OpenWave #5 : The displacement calculation problem

This post will examine the steps currently being used to go from vertical acceleration data to vertical displacement and the issues involved.

Step 1: Getting acceleration data

The first step is to setup the rotating arm with the IMU attached, rotate it for a fixed amount of time, say 60 seconds and capture the raw linear acceleration data for the z-axis which is the vertical axis. See below video for an example of the rotating arm.

 

Note that this video is just an example of the arm rotating. All of the data used in this post was obtained with the arm set to a 40cm diameter and a rotation speed of approximately 0.2Hz. The recorded z-axis acceleration data looks something like this:

Step 2 : Filtering acceleration signal

As it is, this signal is too noisy to work with and so it is first filtered before any other signal processing steps occur. The low-pass filtered signal is shown in orange below:

Step 3 : Peak detection

Now that we have a relatively smooth signal to work with, peak detection is relatively simple. The orange x marks on the graph below mark the peaks and troughs of the signal.

Step 4: Break signal into chunks and double integrate each chunk

These peak detection points are used to break the signal into chunks where each chunk is separately integrated twice to go from acceleration chunks to displacement chunks. The displacement chunks can then be graphed which looks like this:

One issue is that changing the integral reset point has a drastic impact on the end displacement result.
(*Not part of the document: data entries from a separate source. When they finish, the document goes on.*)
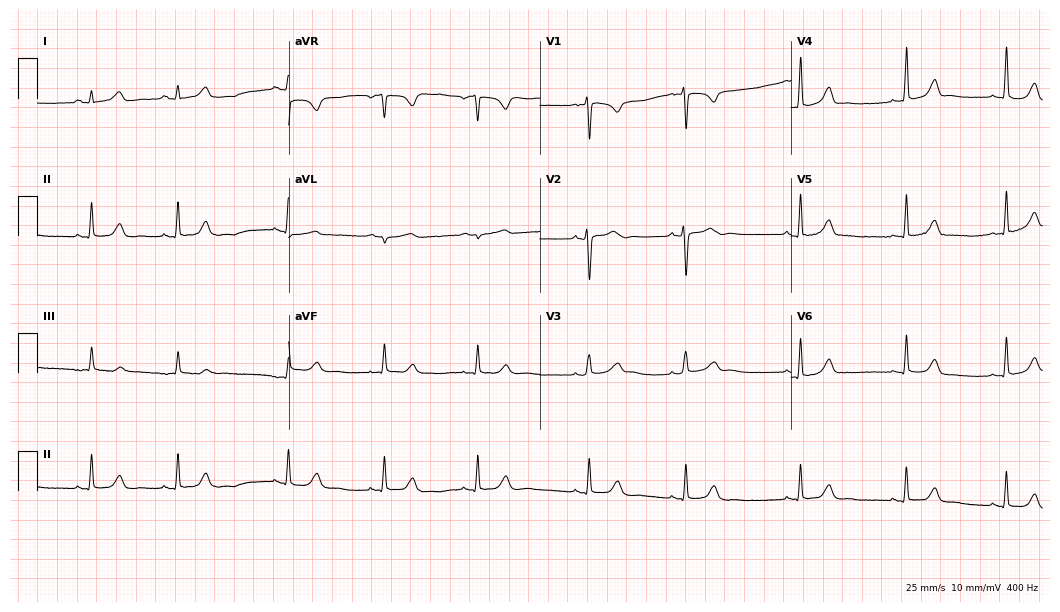
12-lead ECG from a 26-year-old woman (10.2-second recording at 400 Hz). Recorded interpretation: within normal limits.
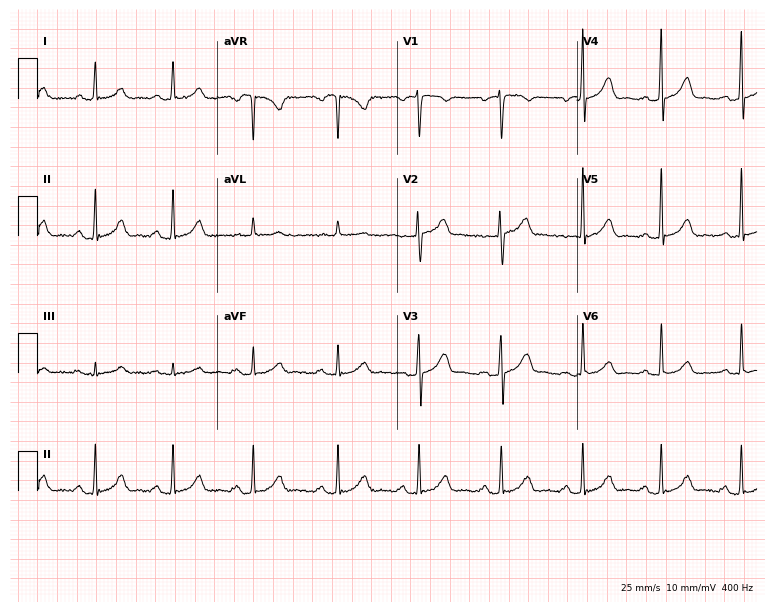
Resting 12-lead electrocardiogram (7.3-second recording at 400 Hz). Patient: a female, 44 years old. None of these six findings is recorded: first-degree AV block, right bundle branch block, left bundle branch block, sinus bradycardia, atrial fibrillation, sinus tachycardia. Only these six findings were labelled.
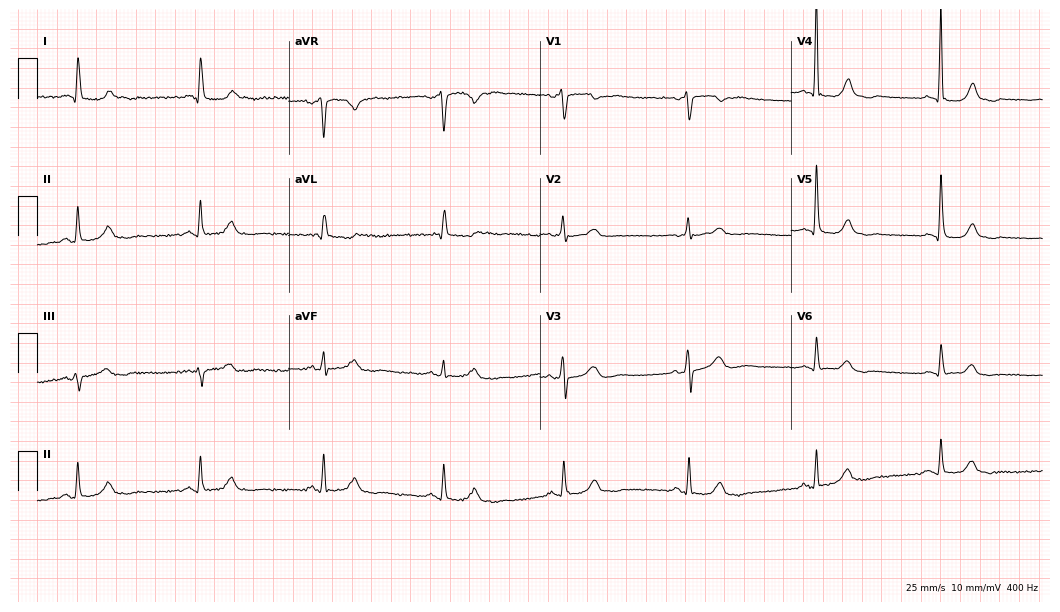
Electrocardiogram (10.2-second recording at 400 Hz), a 79-year-old female. Of the six screened findings (first-degree AV block, right bundle branch block, left bundle branch block, sinus bradycardia, atrial fibrillation, sinus tachycardia), none is recorded. Only these six findings were labelled.
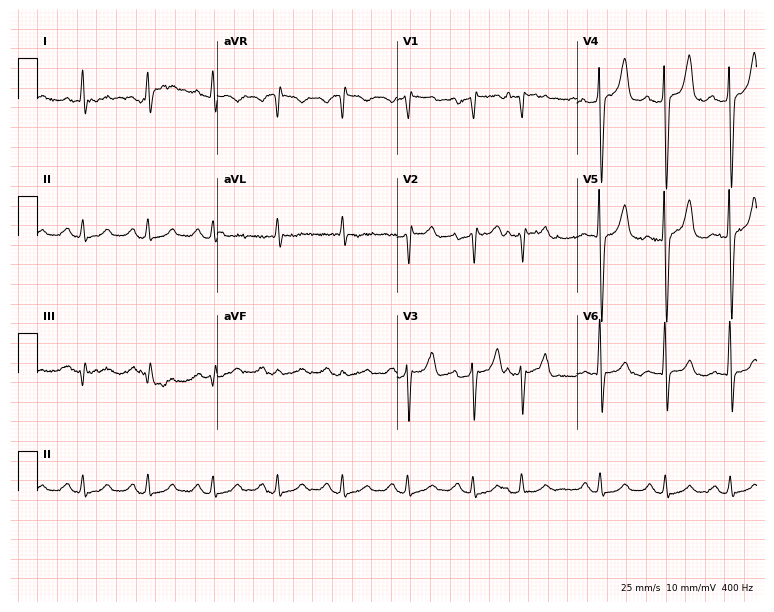
ECG (7.3-second recording at 400 Hz) — a man, 65 years old. Screened for six findings — first-degree AV block, right bundle branch block (RBBB), left bundle branch block (LBBB), sinus bradycardia, atrial fibrillation (AF), sinus tachycardia — none is recorded. Other findings, if any, are not listed.
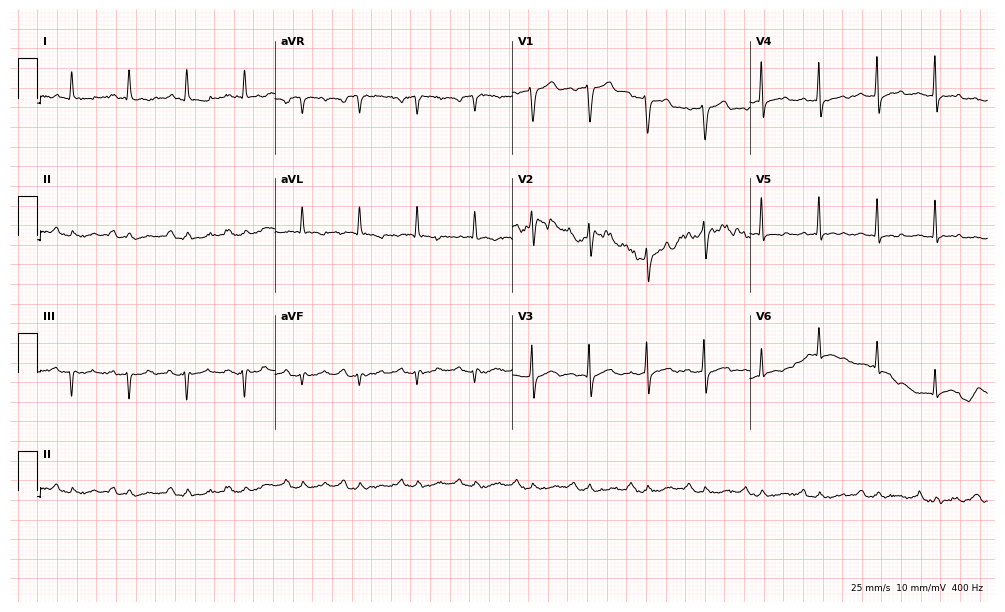
Electrocardiogram, an 80-year-old female patient. Of the six screened findings (first-degree AV block, right bundle branch block, left bundle branch block, sinus bradycardia, atrial fibrillation, sinus tachycardia), none is recorded. Findings outside these six are not listed.
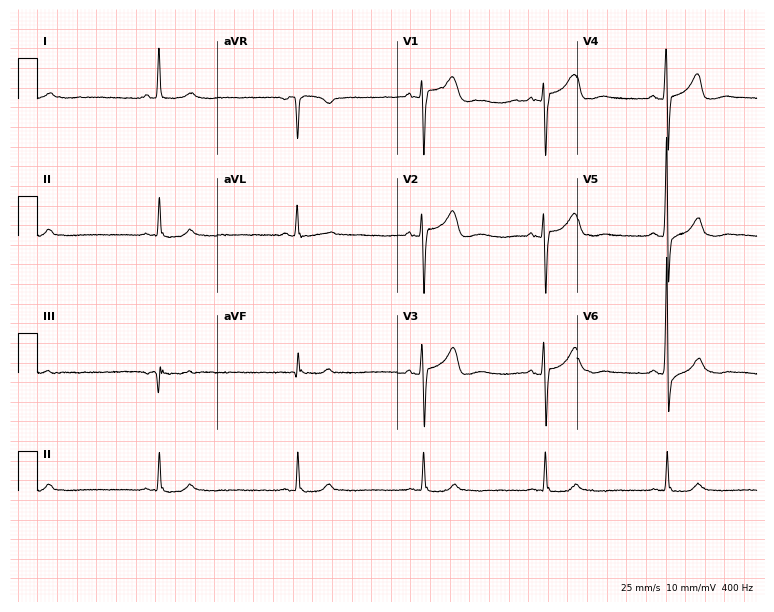
12-lead ECG from a man, 78 years old. No first-degree AV block, right bundle branch block, left bundle branch block, sinus bradycardia, atrial fibrillation or sinus tachycardia recorded for this tracing. Only these six findings were labelled.
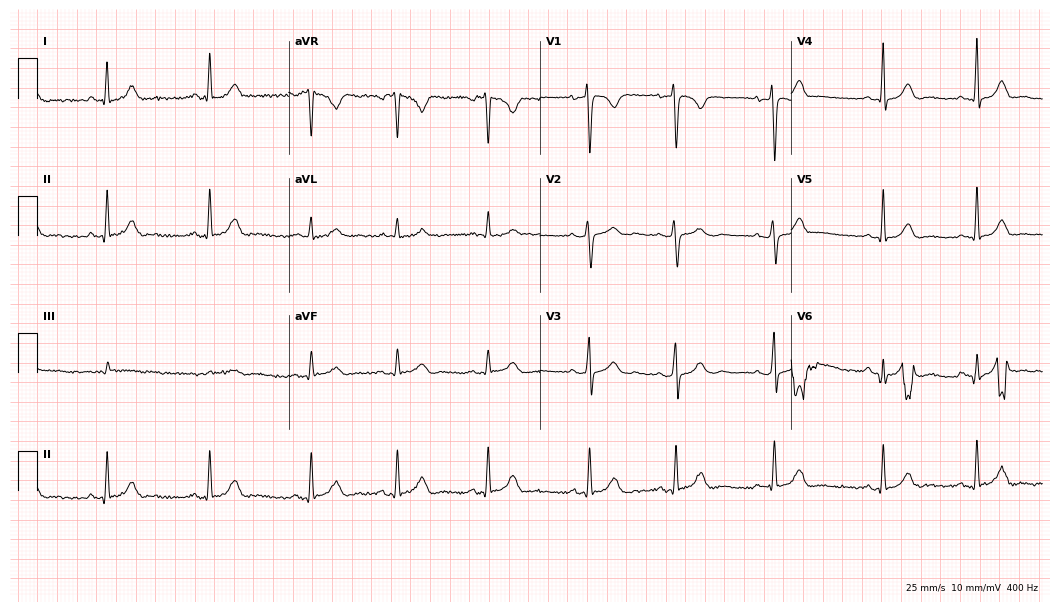
12-lead ECG from a female patient, 37 years old. Recorded interpretation: within normal limits.
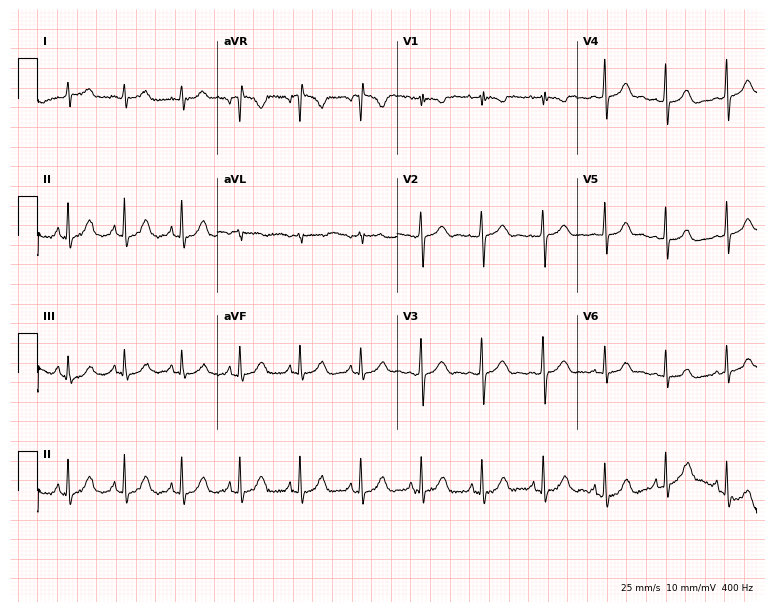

The above image was obtained by detecting the minima and maxima in the acceleration signal and breaking it into chunks at those points. If you break the signal at just the minima you get the following displacement graph:

Displacement obtained by resetting integration at minima

By using the maxima to reset the integration you get this graph:

Remember that the actual arm diameter was 40cm so we should see a maximum displacement of 40cm. Take the above image for example. The first blue line on the left goes from approximately 0.2m down to -0.5m which is a total displacement of 0.7 meters. The rightmost blue line goes from 0.2 down to -0.2 which is exactly what the expected result would be. More testing is necessary to try and narrow down the cause of this issue.